> **WHAT YOU NEED TO DO**: Reproduce exactly, and only, the lines below from the one containing "Photo de la" through the one containing "Католичка црква Исусовог срца.".

> **EXERCISE MATERIAL**:
*** Begin section ***

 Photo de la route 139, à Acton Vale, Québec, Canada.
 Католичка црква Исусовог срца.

*** End section ***
*** Begin section ***

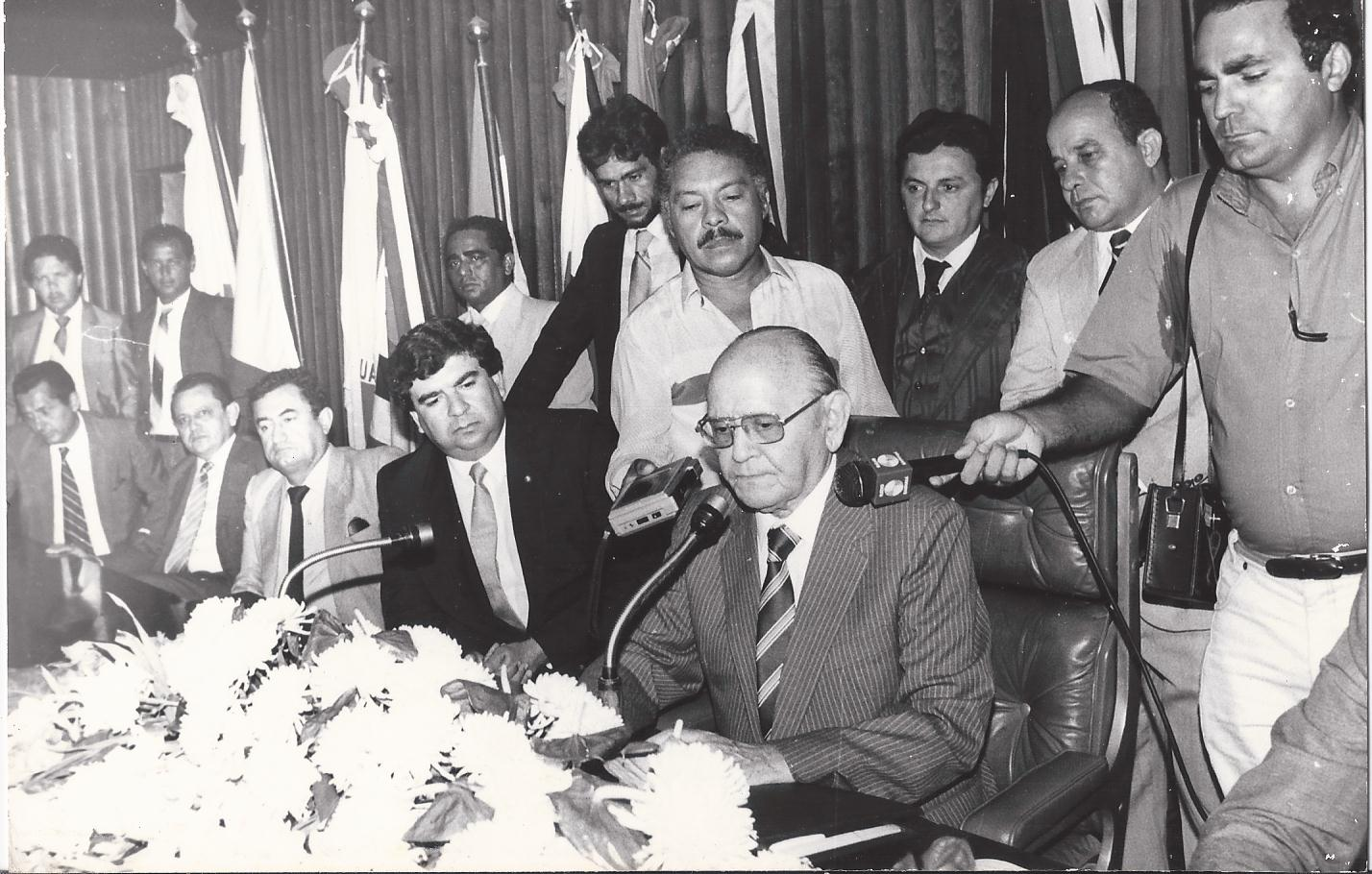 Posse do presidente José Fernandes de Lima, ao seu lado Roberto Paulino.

*** End section ***

> **WORKED SOLUTION**:
 Photo de la route 139, à Acton Vale, Québec, Canada.
 Католичка црква Исусовог срца.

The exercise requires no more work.